*** Opening of Available data ***

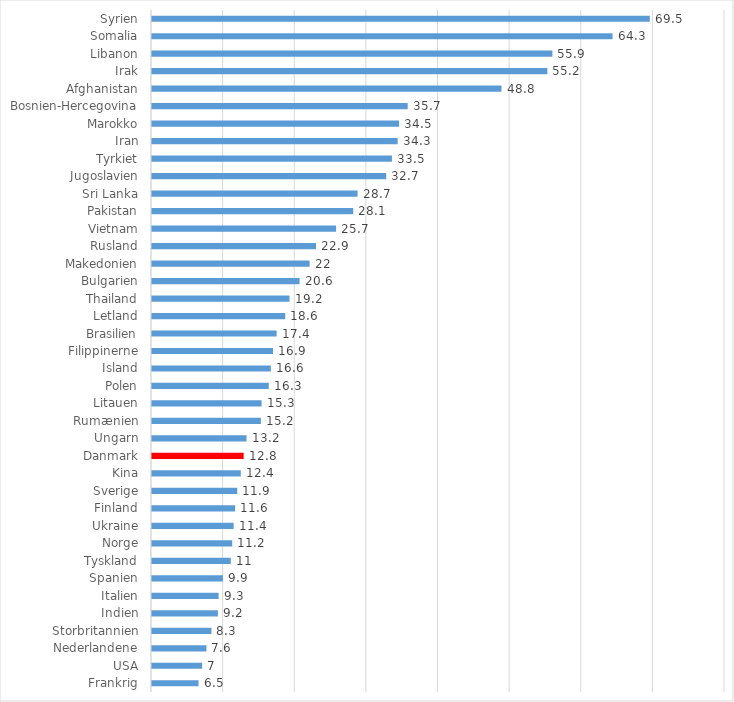
| Category | Series 0 |
|---|---|
| Frankrig | 6.5 |
| USA | 7 |
| Nederlandene | 7.6 |
| Storbritannien | 8.3 |
| Indien | 9.2 |
| Italien | 9.3 |
| Spanien | 9.9 |
| Tyskland | 11 |
| Norge | 11.2 |
| Ukraine | 11.4 |
| Finland | 11.6 |
| Sverige | 11.9 |
| Kina | 12.4 |
| Danmark | 12.8 |
| Ungarn | 13.2 |
| Rumænien | 15.2 |
| Litauen | 15.3 |
| Polen | 16.3 |
| Island | 16.6 |
| Filippinerne | 16.9 |
| Brasilien | 17.4 |
| Letland | 18.6 |
| Thailand | 19.2 |
| Bulgarien | 20.6 |
| Makedonien | 22 |
| Rusland | 22.9 |
| Vietnam | 25.7 |
| Pakistan | 28.1 |
| Sri Lanka | 28.7 |
| Jugoslavien | 32.7 |
| Tyrkiet | 33.5 |
| Iran | 34.3 |
| Marokko | 34.5 |
| Bosnien-Hercegovina | 35.7 |
| Afghanistan | 48.8 |
| Irak | 55.2 |
| Libanon | 55.9 |
| Somalia | 64.3 |
| Syrien | 69.5 |
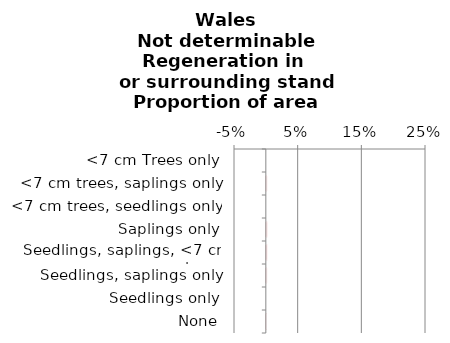
| Category | Not determinable |
|---|---|
| None | 0 |
| Seedlings only | 0 |
| Seedlings, saplings only | 0 |
| Seedlings, saplings, <7 cm trees | 0.001 |
| Saplings only | 0.001 |
| <7 cm trees, seedlings only | 0 |
| <7 cm trees, saplings only | 0 |
| <7 cm Trees only | 0 |
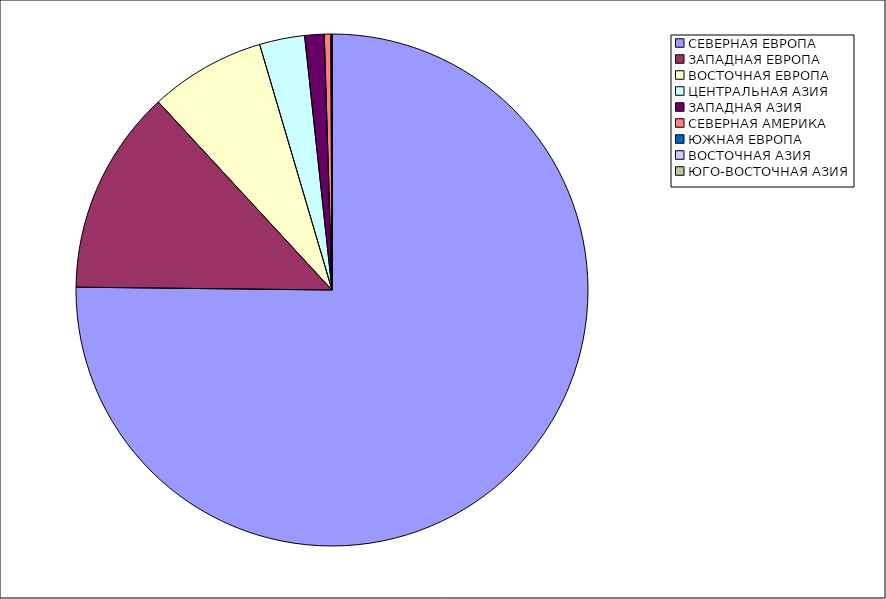
| Category | Оборот |
|---|---|
| СЕВЕРНАЯ ЕВРОПА | 75.17 |
| ЗАПАДНАЯ ЕВРОПА | 12.95 |
| ВОСТОЧНАЯ ЕВРОПА | 7.31 |
| ЦЕНТРАЛЬНАЯ АЗИЯ | 2.85 |
| ЗАПАДНАЯ АЗИЯ | 1.23 |
| СЕВЕРНАЯ АМЕРИКА | 0.41 |
| ЮЖНАЯ ЕВРОПА | 0.04 |
| ВОСТОЧНАЯ АЗИЯ | 0.03 |
| ЮГО-ВОСТОЧНАЯ АЗИЯ | 0 |

*** Close of Available data ***

▶ [Assigned task]: Whenever a line in the data holds "ЗАПАДНАЯ", copy that line.

▶ [Finished task]:
| ЗАПАДНАЯ ЕВРОПА | 12.95 |
| ЗАПАДНАЯ АЗИЯ | 1.23 |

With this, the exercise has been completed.